ABOUT THIS TASK: Exclude all pictures from your copy of the data below, which should otherwise match exactly.
----- STORED DATA
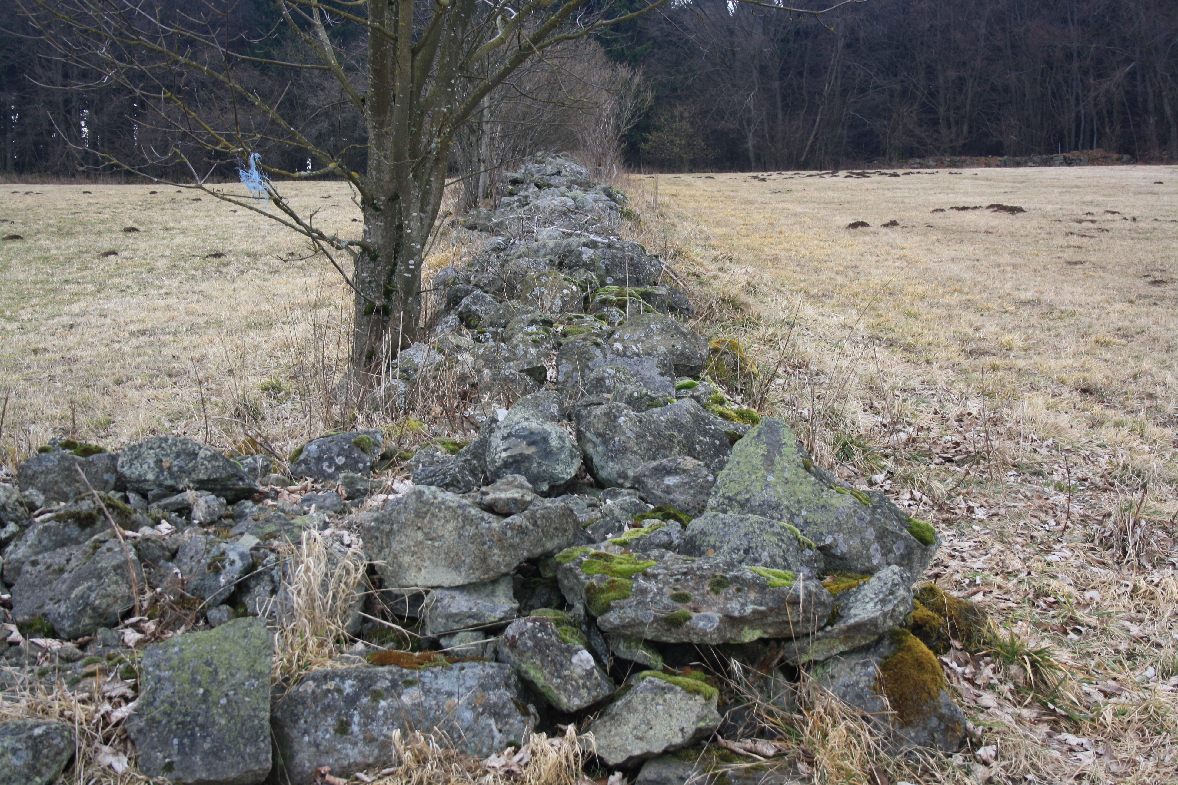 Rhönhof, Feldsteinwall (Dr.-Hellmuth-Plan)
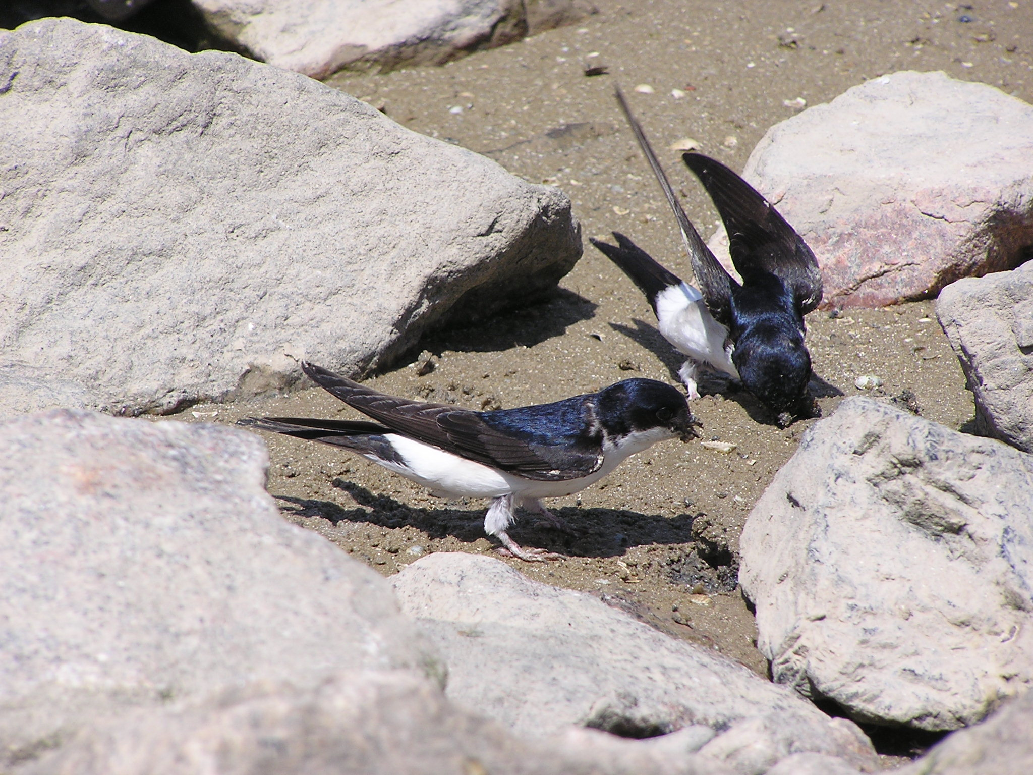 Городская ласточка, Delichon urbicum (Linnaeus, 1758), сфотографировано в Седово (Донецкая область)
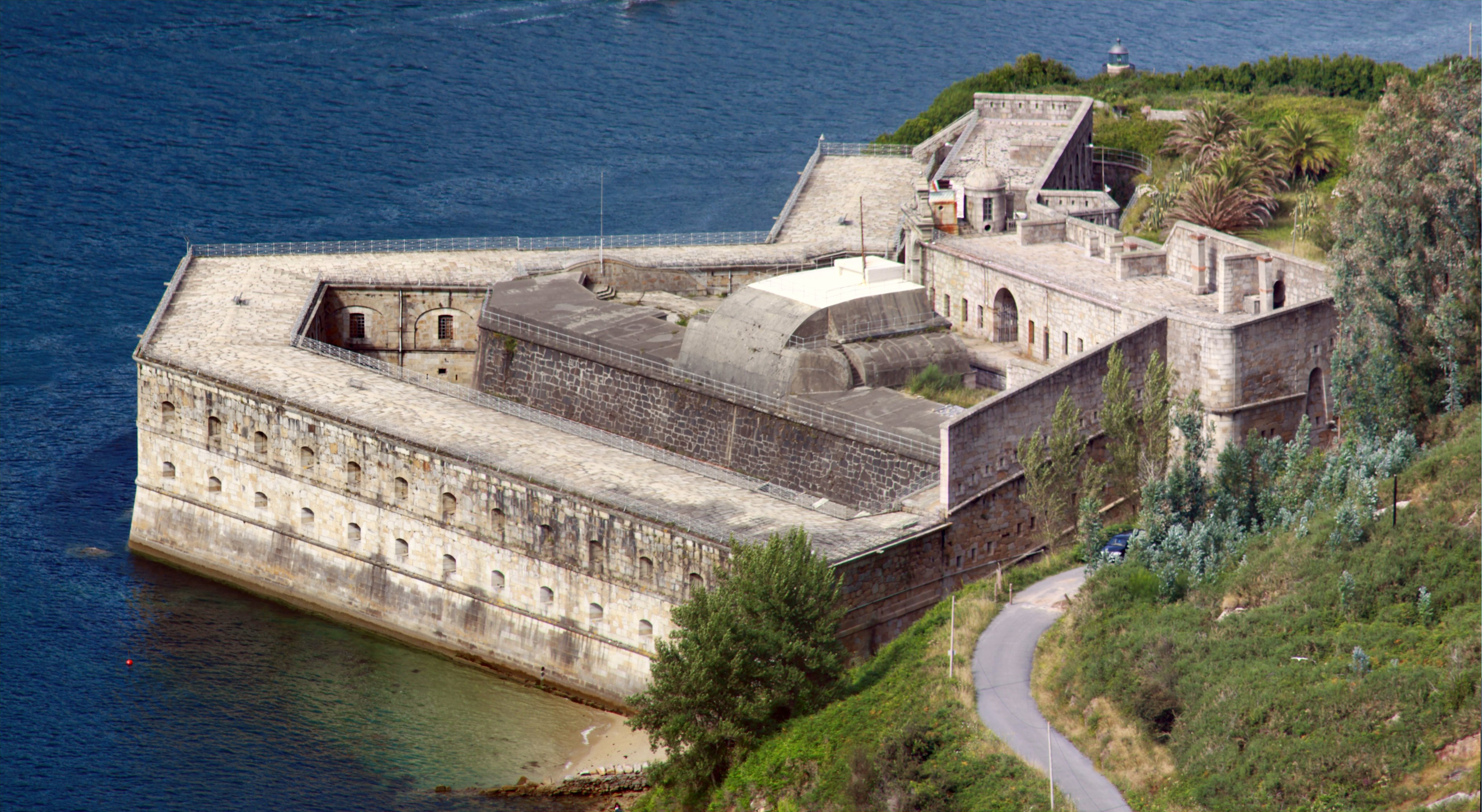 Castelo da Palma, Mugardos, Galiza
----------
WRITTEN ANSWER:
 Rhönhof, Feldsteinwall (Dr.-Hellmuth-Plan)
 Городская ласточка, Delichon urbicum (Linnaeus, 1758), сфотографировано в Седово (Донецкая область)
 Castelo da Palma, Mugardos, Galiza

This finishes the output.